• [DATASET CONTENT]:
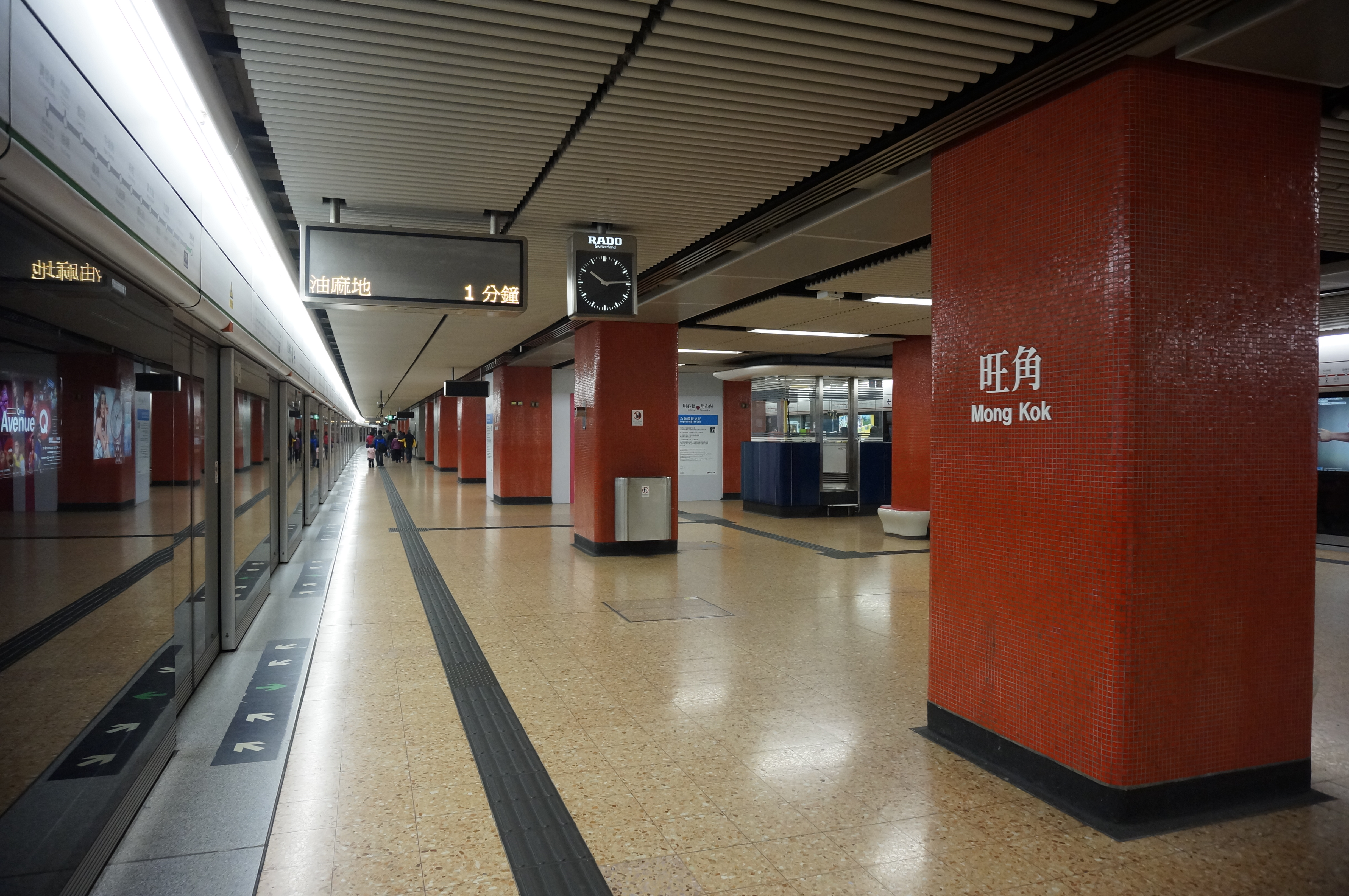 港鐵旺角站月台
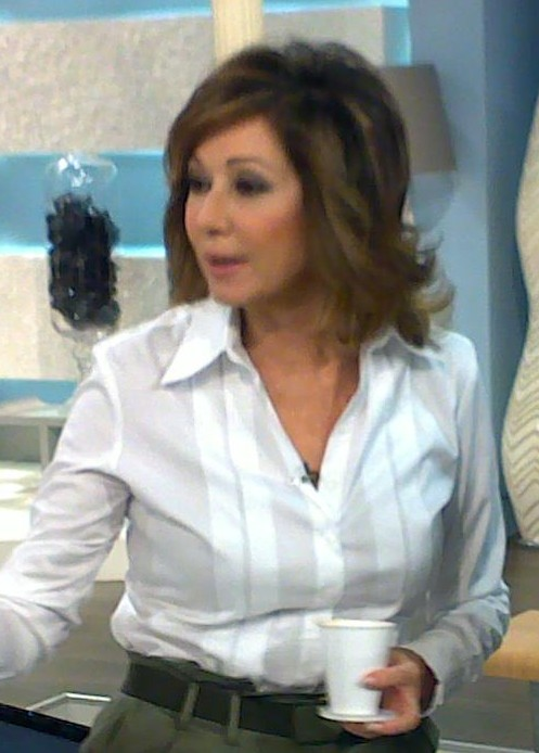 Ana Rosa Quintana (segunda por la izquierda) y Artur Mas (tercero)
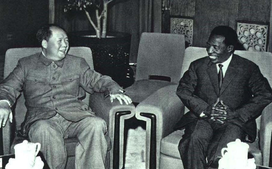 1964-11 1964年9月29日 毛泽东会见刚果总统阿方斯·马桑巴-代巴 Alphonse Massamba-Débat
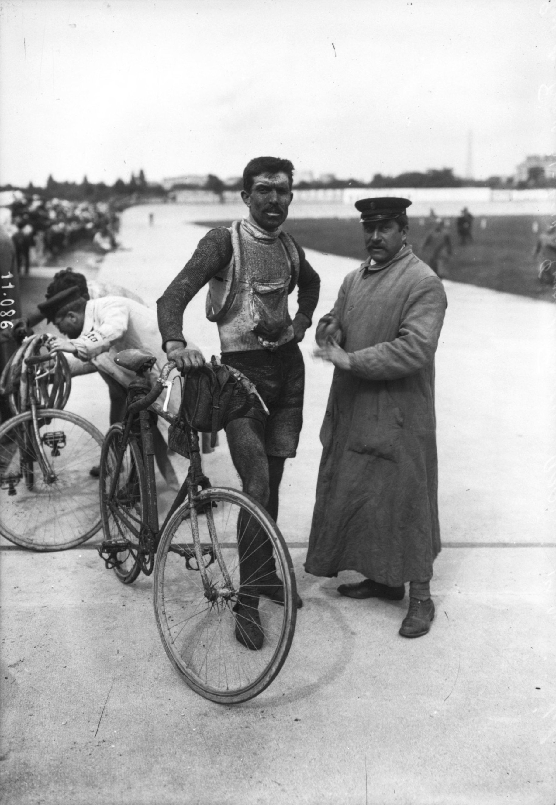 Ernesto Azzini à l'arrivée du Tour de France 1910
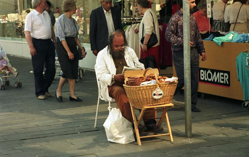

• [TASK REQUIREMENTS]: If pictures appear, drop them, and retype exactly the lines from the "Ana Rosa Quintana" line through the last line of the data above.

• [EXERCISE RESULT]:
 Ana Rosa Quintana (segunda por la izquierda) y Artur Mas (tercero)
 1964-11 1964年9月29日 毛泽东会见刚果总统阿方斯·马桑巴-代巴 Alphonse Massamba-Débat
 Ernesto Azzini à l'arrivée du Tour de France 1910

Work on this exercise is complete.